=== What to do ===
Below are some records. Write out exactly their lines from the one with "festival tapati sur l'ile de paques" through the one with "Die Tollense bei Demmin (Vorpommern).", and leave the pictures behind.

=== Given entries ===
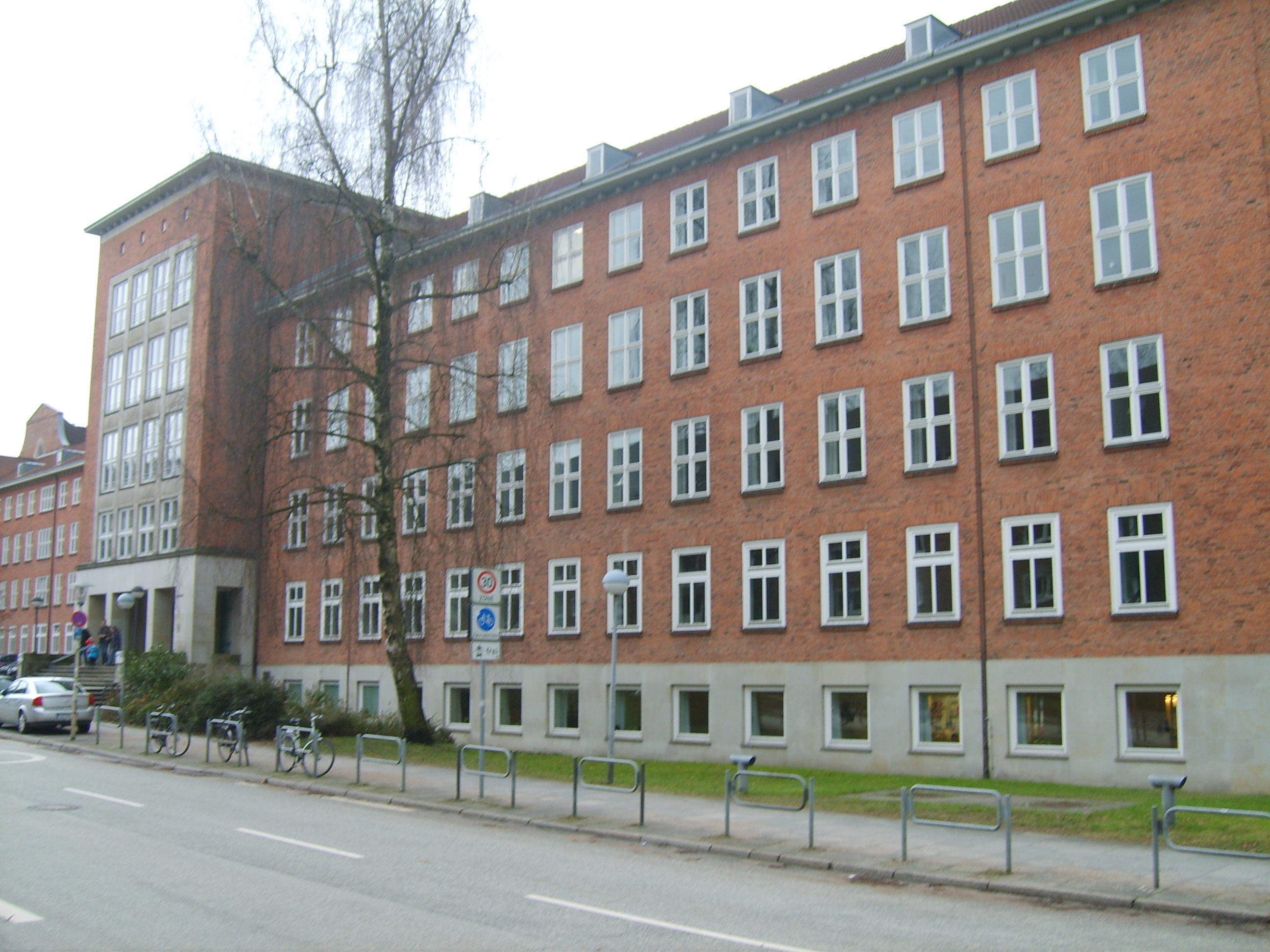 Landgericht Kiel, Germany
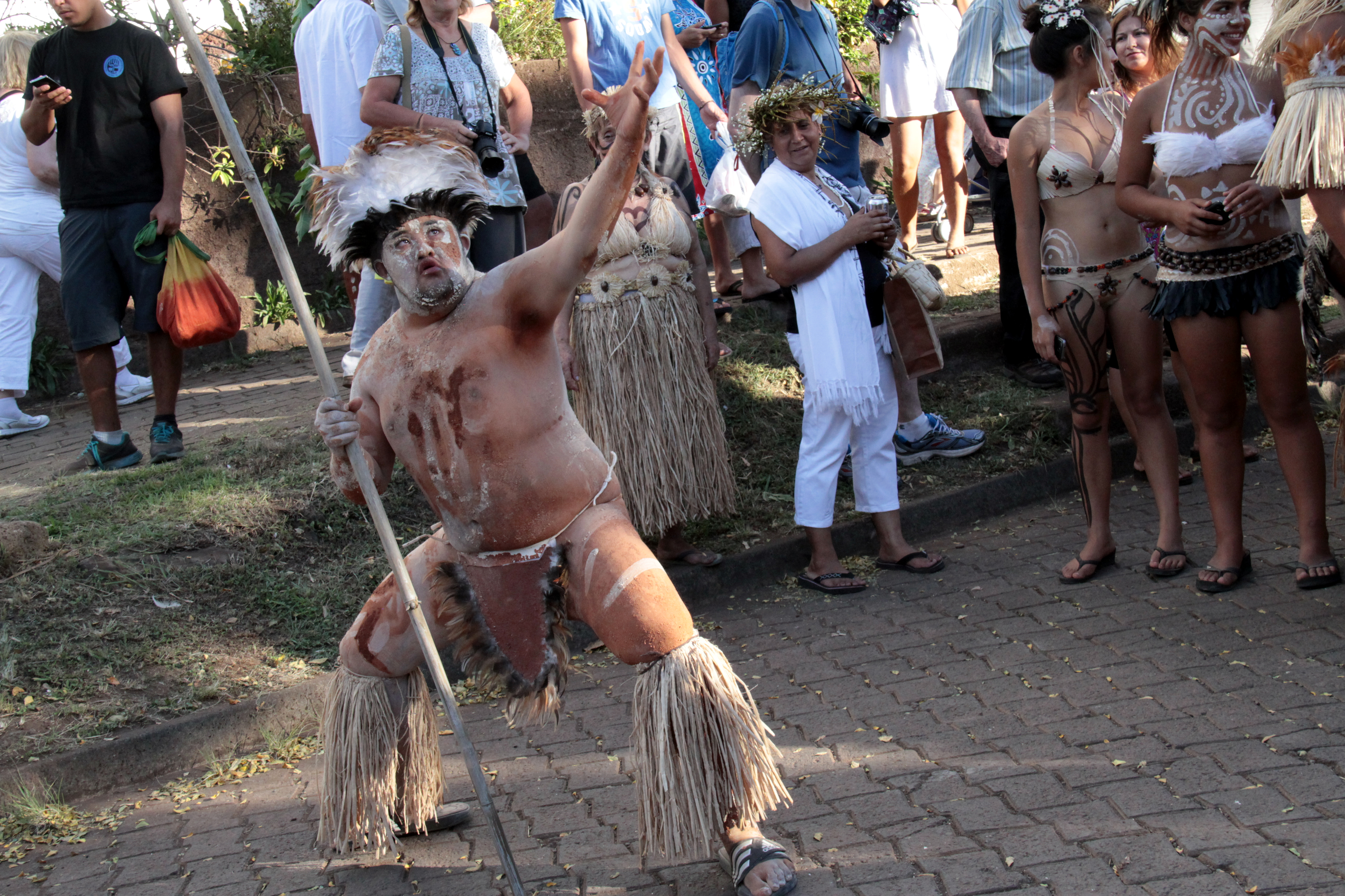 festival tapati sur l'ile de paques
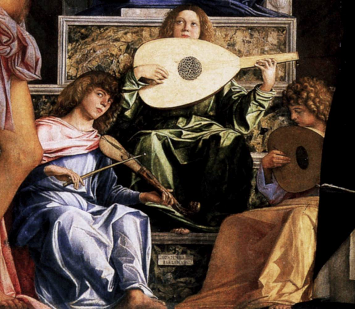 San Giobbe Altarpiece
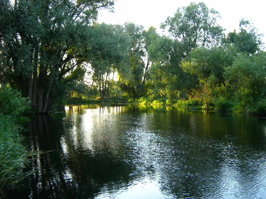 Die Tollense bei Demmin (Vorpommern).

==

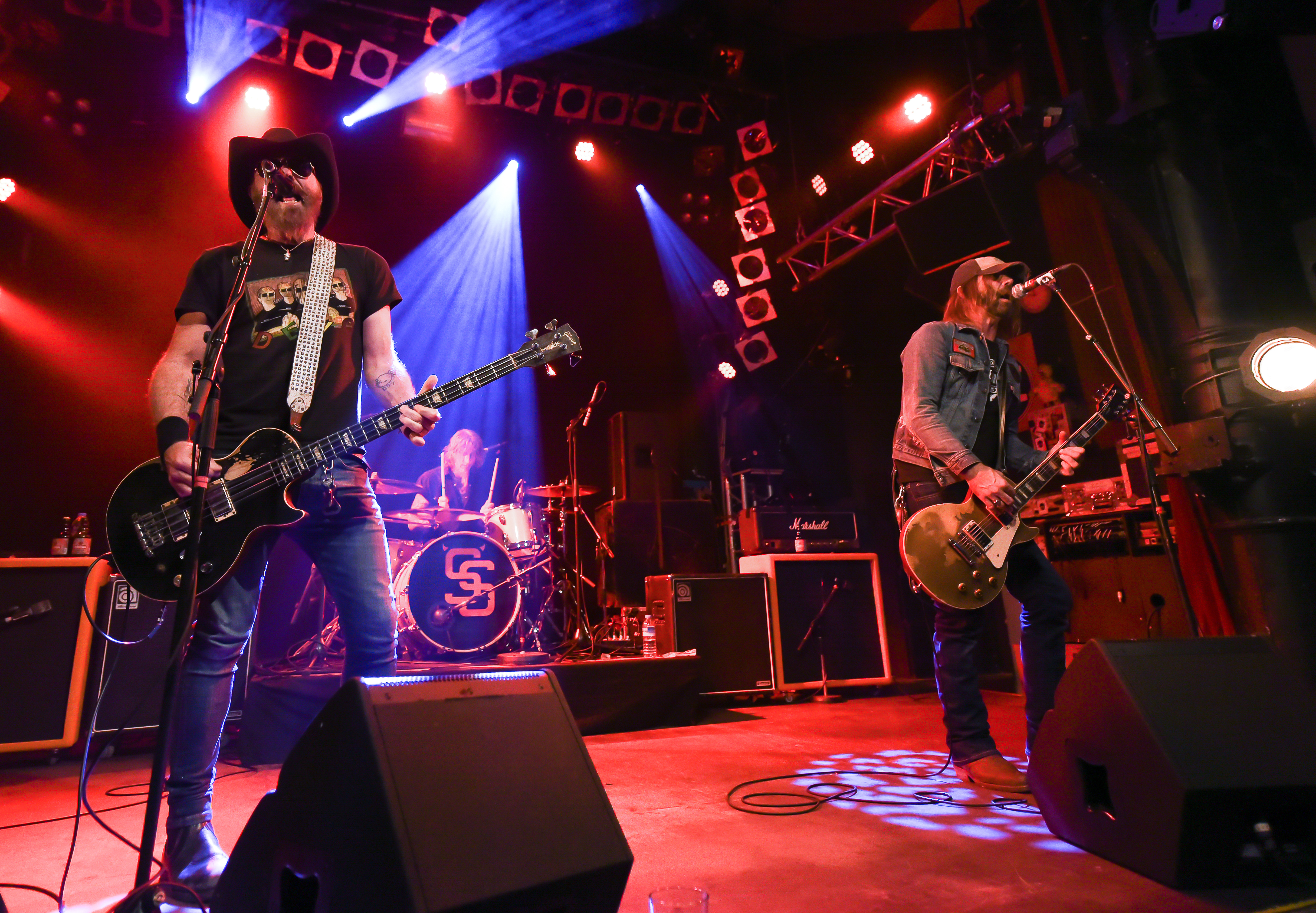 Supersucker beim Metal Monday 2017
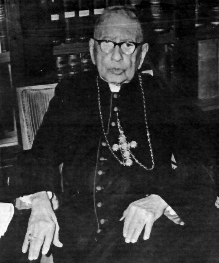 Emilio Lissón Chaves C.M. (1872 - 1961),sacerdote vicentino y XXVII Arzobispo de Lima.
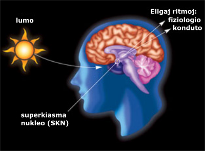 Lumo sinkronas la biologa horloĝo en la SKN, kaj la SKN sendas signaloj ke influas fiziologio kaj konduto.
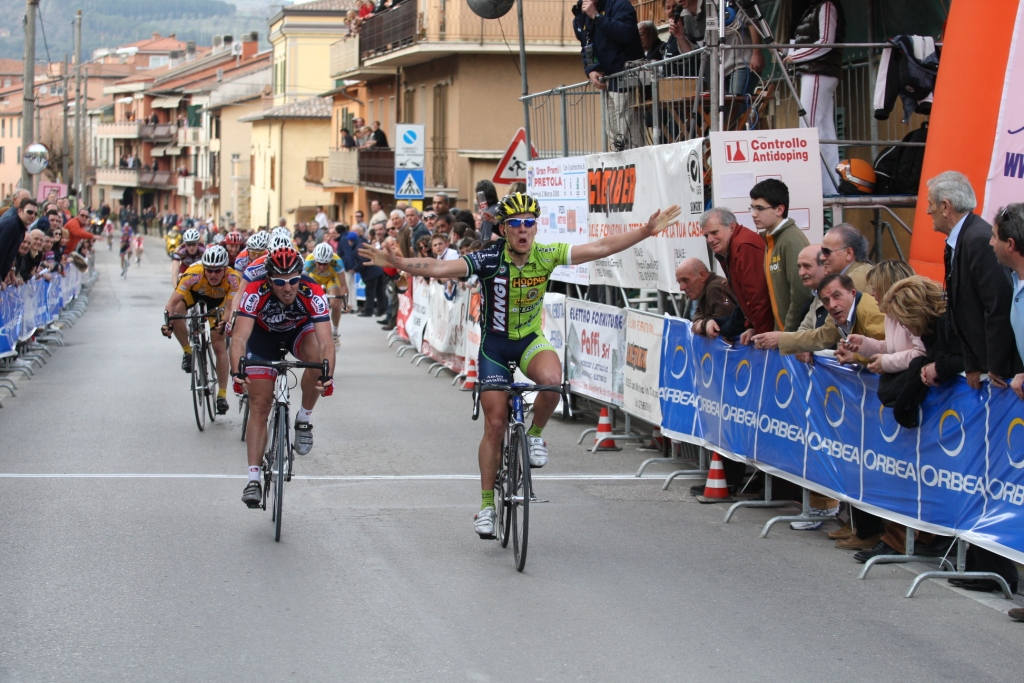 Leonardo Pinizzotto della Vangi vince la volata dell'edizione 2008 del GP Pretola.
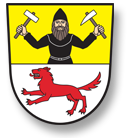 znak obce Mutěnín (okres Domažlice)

=== Exercise solution ===
 festival tapati sur l'ile de paques
 San Giobbe Altarpiece
 Die Tollense bei Demmin (Vorpommern).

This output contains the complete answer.